Notwithstanding the nominal independence of the office, a moderate Muslim as UNSG could encourage greater Arab engagement in institutions such as the International Criminal Court and bring attention to their contributions in development and humanitarian efforts. Successful efforts would feedback into Western perceptions of more culturally, politically diverse societies in the Arab and predominantly Muslim countries.  

Despite Bolton’s convictions, the U.S. appears ready to get behind an Asian nominee and could benefit from the region’s vast expanse as to how that is defined. So, the question to raise becomes, where is China on this?

For China, what does “Asian” mean?

Follow up on this month’s process

Monday, July 10th, 2006

The Security Council Report (SCR) has provided a further analysis of this month’s process following Ambassador de La Sablière‘s briefing last Wednesday. It looks at the letter submitted de La Sablière to UNGA President Jan Eliasson and notes several differences from the previously discussed “Wisnumurti Guidelines” (from 1996) and some of the initial interpretations of de La Sablière’s announcement.

The formal decision that candidates must be nominated by a member state will upset the commonly held wisdom that a dark horse will steal the nomination from those publicly known in advance. This should appease Canada, India and other middle powers concerned about the General Assembly’s inability to properly evaluate the Security Council nominee. 

However, the logistics of the voting will, while pushing the process in an overall positive direction, obscure each candidate’s level of support among the permanent members where it counts most. The decision to allow member states to abstain from indicating their support may allow second- and third-choice candidates to survive the initial rounds, but will also allow permanent members to mask their true preferences. The polling will be further complicated by the decision not to differentiate – as in the Wisnumurti Guidelines – between permanent and elected members in the voting. This will hide from the candidates the true political value of their vote tally.

That the candidates will be told their vote tallies and the tallies of the highest and lowest vote getters is a encouraging reform, but likely merely a response by the Council to the number of openly campaigning Asian candidates. In SCR’s consideration,

“…such an approach is most likely to contribute to a voluntary narrowing of the field. The indicative scores, given privately to candidates, along with the anonymous “highest” and “lowest” scores, are likely to show candidates if they have any realistic chance of success.”

The vote tallies will not officially be made public, but with a small number of candidates, it will probably not be too difficult for the sponsoring governments to interpret where their candidates fell in the ranking.

Four strikes and you’re…

Saturday, July 8th, 2006

Pakistan continues to have difficulty finding someone willing to be its nationalist champion against India’s Shashi Tharoor.

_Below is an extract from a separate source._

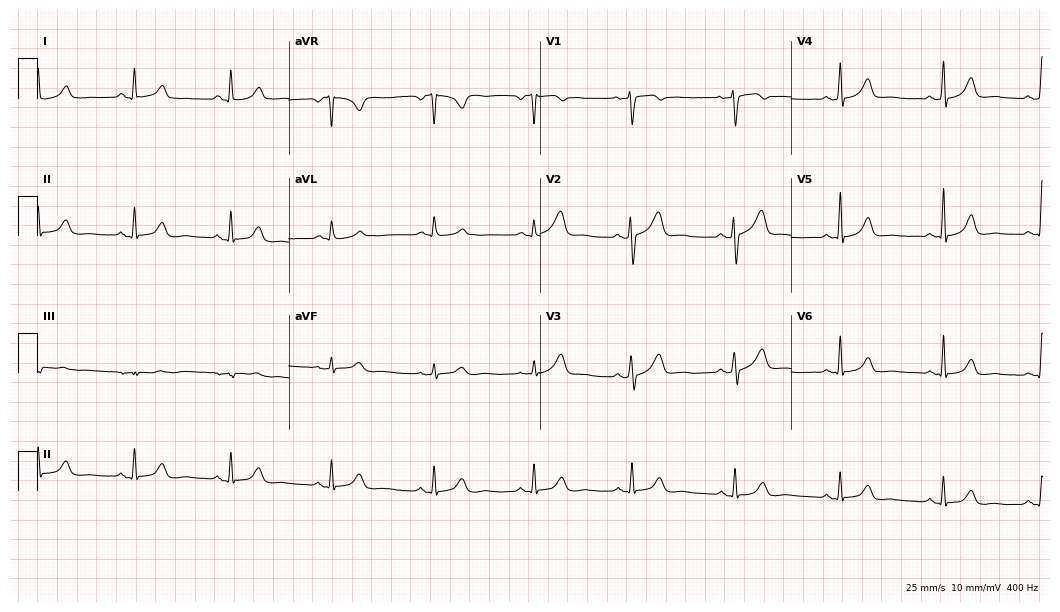
Electrocardiogram (10.2-second recording at 400 Hz), a female patient, 58 years old. Of the six screened findings (first-degree AV block, right bundle branch block (RBBB), left bundle branch block (LBBB), sinus bradycardia, atrial fibrillation (AF), sinus tachycardia), none is recorded. Only these six findings were labelled.

It’s latest candidate-to-be-named, Ambassador Maleeha Lodhi, has not yet received the reassurances that Islamabad would provide her the necessary support to effectively challenge Tharoor for the post of UNSG. Tharoor was formally nominated as a candidate on Thursday and has begun his campaign in Africa.

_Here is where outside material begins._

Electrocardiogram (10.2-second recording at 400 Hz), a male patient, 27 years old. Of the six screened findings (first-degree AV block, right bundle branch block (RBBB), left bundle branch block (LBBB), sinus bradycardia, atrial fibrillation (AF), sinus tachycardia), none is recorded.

To date, Pakistan has leaked the names of four officials who were being considered.

  • Prime Minister Shaukat Aziz – would prefer to stay on as Prime Minister until 2012. (Maybe he’ll challenge Ramos-Horta?)
  • UN Ambassador Munir Akram – does not want to give up his seat at the UN just yet
  • Former UNFPA Director Dr. Nafis Sadik – has told friends she has no interest in the post
  • Ambassador to the UK Maleeha Lodhi – ??

Lodhi’s name was raised as a possibility after, one by one, the others declined the honor and after it was reported that Pakistan had given up and would instead back one of Tharoor’s current challengers.

Considering the difficulty Pakistan is having with finding one of its own to challenge Tharoor, the government might want to revisit that option.